Should other investors follow Tudor Jones? At first glance it may not seem so. After all, overall market conditions appear to be calm. The IMF even noted in a blog post this week that “normalized measures of (market) volatility are far below measures of geopolitical risk.”
Meanwhile, the Brookings report notes that the bid-to-market ratio in U.S. Treasury auctions (the total bid divided by the total amount of Treasury securities on offer) “has not changed much over the past few years.” Furthermore, while long-term market interest rates in the United States have risen and the yield curve has become steeper, neither interest rate levels nor term premiums appear to be extreme.
However, there are at least three factors that threaten this peace. First, as Apollo’s Torsten Slok points out, the US government deficit is currently so high that the debt-to-GDP ratio is about to pass the 100% level and will soon reach 200%. That means it’s possible. This means the U.S. government will have to roll over $9 trillion in debt (one-third of the total) next year, increasing the size of bids by about 30 percent.
Second, bond issuance has exploded just as the footprint of price-sensitive investors has expanded. Part of that is because the Fed has stopped quantitative easing and stopped buying up bonds. But another problem is that hedge funds are buying so many bonds that they now own 11% of the market, up from 3% in 2021, the IMF said. points out.
Dealer bank holdings also increased from 2% to 5% over the period, the IMF added.
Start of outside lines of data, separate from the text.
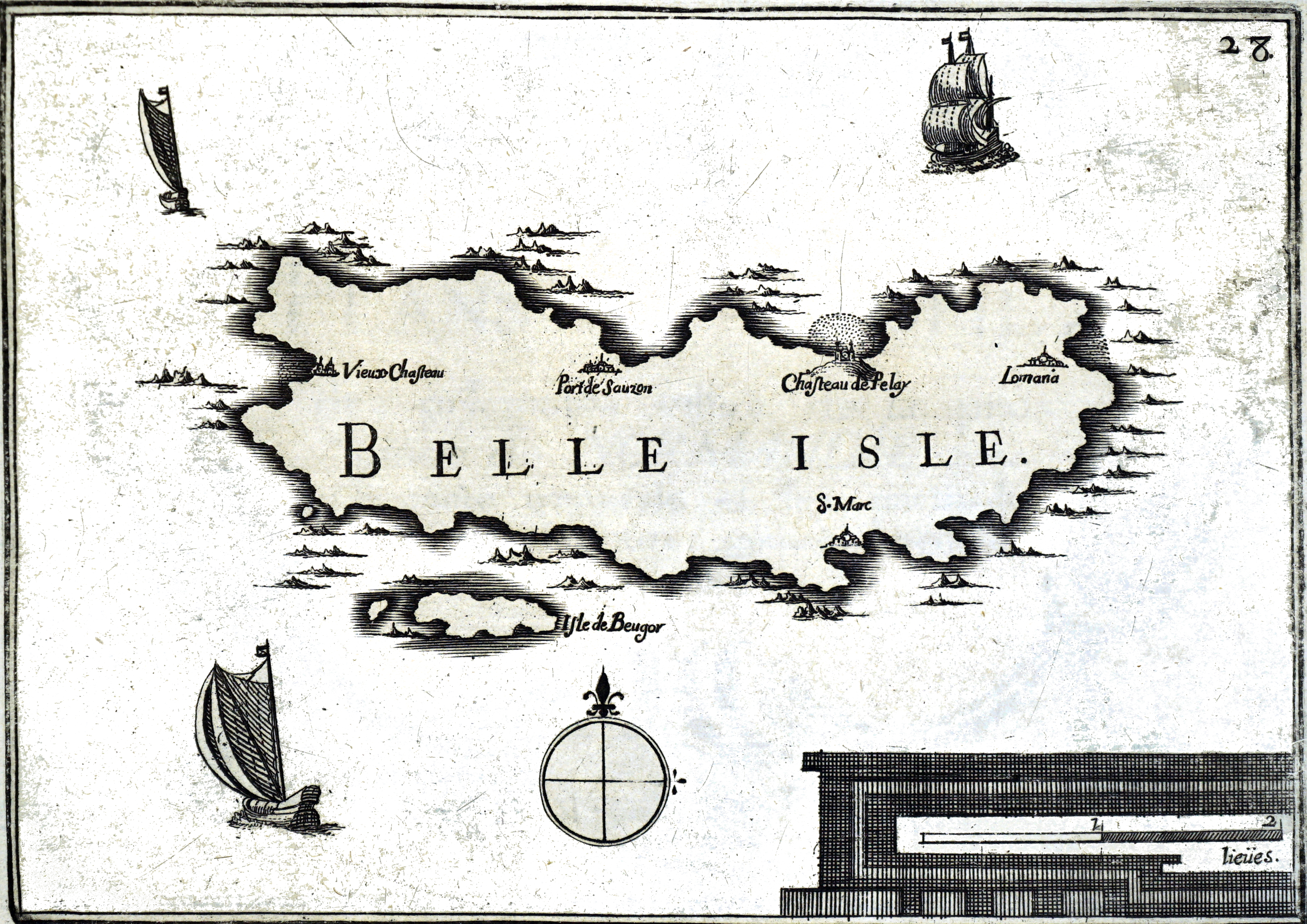 par Tassin dans Plans et profils.
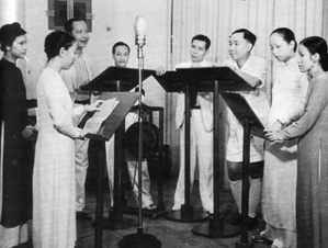 Một buổi thâu-âm của Đài Phát-thanh Pháp-Á.
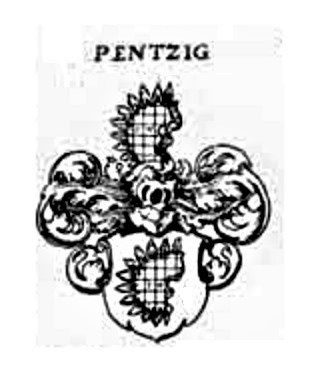 Herb von Pentzig
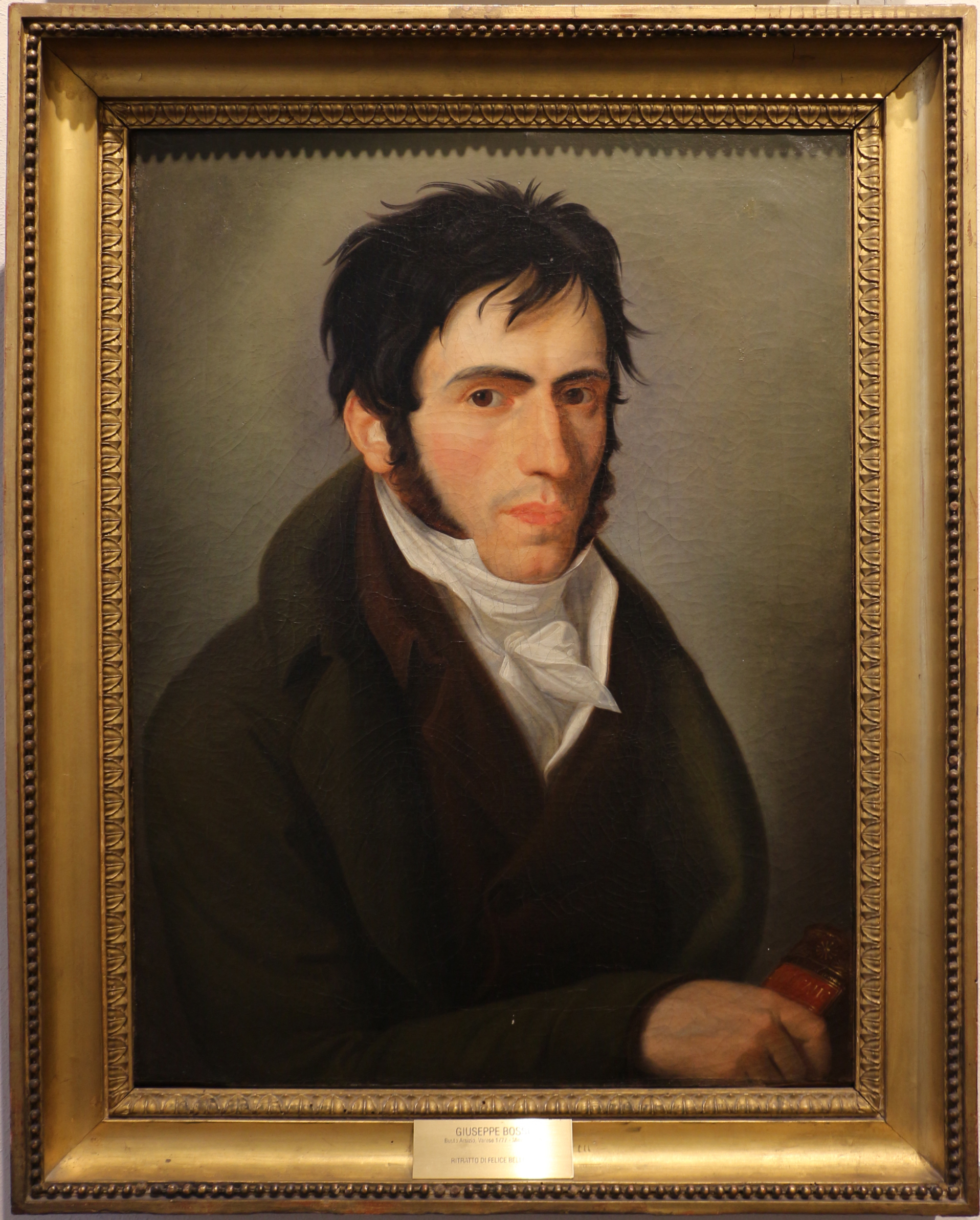 Paintings in the Civica galleria d'arte moderna (Milan) This is a photo of a monument which is part of cultural heritage of Italy.
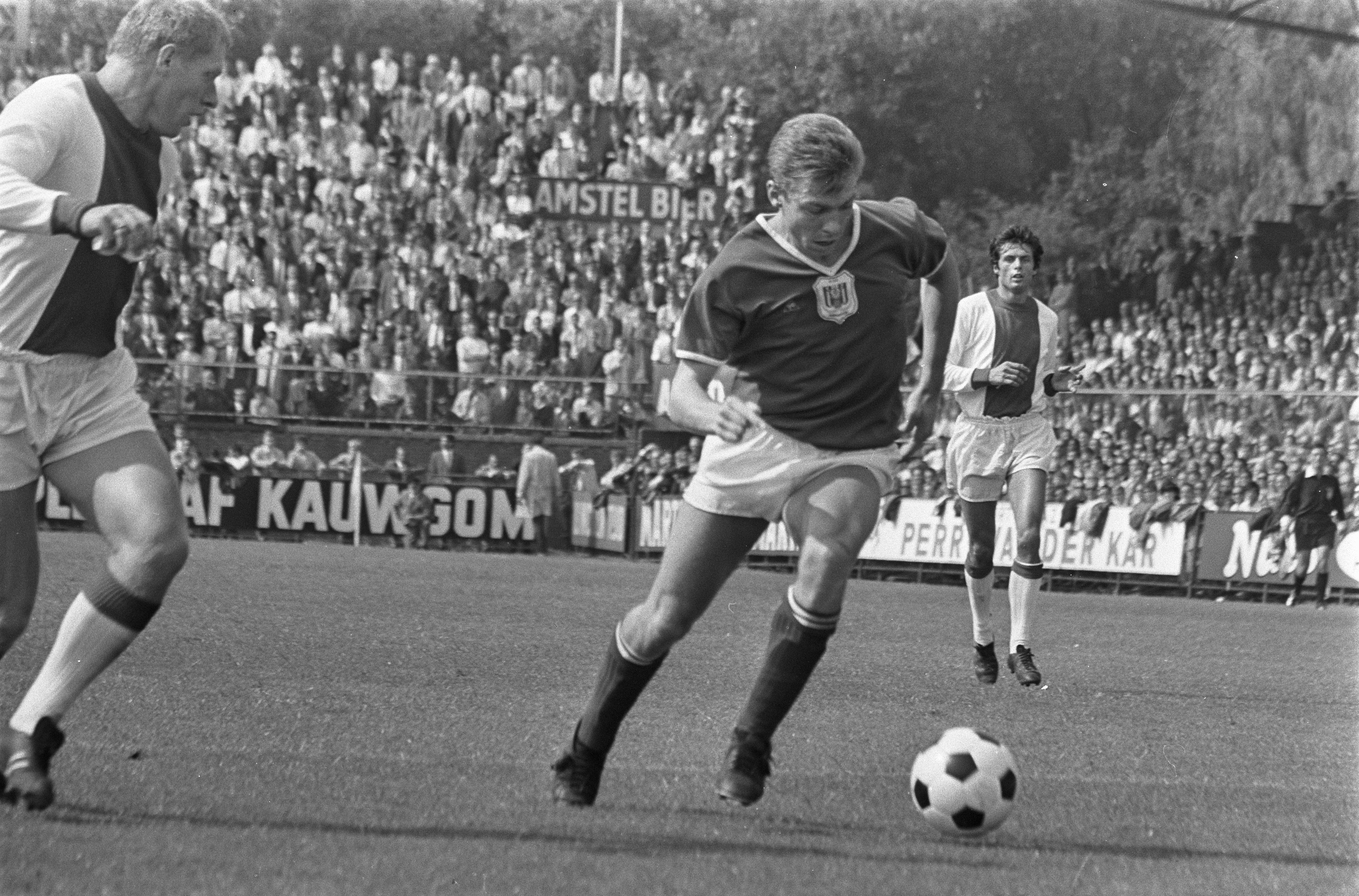 Collectie / Archief : Fotocollectie Anefo Reportage / Serie : [ onbekend ] Beschrijving : Ajax tegen Anderlecht. Jan Mulder aan de bal, hij wordt verdedigd door Tonnie Pronk, op de achtergrond Wim Suurbier Datum : 6 augustus 1967 Locatie : Amsterdam Trefwoorden : sport, voetbal Persoonsnaam : Mulder, Jan, Pronk, Tonnie, Pronk, Tonny, Suurbier, Wim Instellingsnaam : AJAX Fotograaf : Kroon, Ron / Anefo Auteursrechthebbende : Nationaal Archief Materiaalsoort : Negatief (zwart/wit) Nummer archiefinventaris : bekijk toegang 2.24.01.05 Bestanddeelnummer : 920-5739

This provides some reassurance as it suggests that dealers can still act as market makers during a crisis. However, the dealer footprint is much smaller than it was before 2008, and half of the potentially capricious funds. And while foreign treasury holdings recently reached an all-time high of $8.3 trillion (which seems reassuring), the third, fourth and fifth largest sources of demand are the UK, Luxembourg and Caymans. It’s from the islands. This is not very reassuring, as it is probably driven by hedge funds as well.
The third issue is policy uncertainty. If Harris becomes president, we can expect her to further promote so-called Bidennomics, which combines social spending and investment. Penn Wharton Business School estimates that this will add an additional $2 trillion to debt. But if Trump wins, all bets are off. According to Penn Wharton, the administration will pursue fiscal policies that will increase the primary deficit by at least $4 trillion while also seeking to weaken the dollar, undermining the independence of the Federal Reserve and potentially causing high inflation. He plans to introduce tariffs and immigration policies. .
That would be a risk for bonds under any circumstances. But now that the auction is expanding, it looks doubly explosive.
But some of Trump’s advisers, including Scott Bessent and Kevin Hassett, told the FT that Trump would actually pursue a completely cautious course of action. And unless Republicans win both houses of Congress, his promised trillions of dollars in fiscal stimulus will remain a pipe dream.
So the key point is that it’s difficult to use historical economic models to predict the impact a Trump victory will have on U.S. debt. And to make predictions even more difficult, as the IMF says, recent technical “yield curve changes are quite unique and could lead to uncertainty in investor asset allocation and market instability.” It means that there is a gender.
In layman’s terms, this means that the US election not only thrusts us into uncharted territory of our political economy and legal system, but also unfathomable territory for the Treasury Department. Perhaps America’s reserve currency status means it can defy fiscal gravity. But I think it would be very foolish to ignore Tudor Jones. After all, we need hedges to know what the hedge herd will do if the outcome of the election does in fact create a new crisis of confidence in the United States.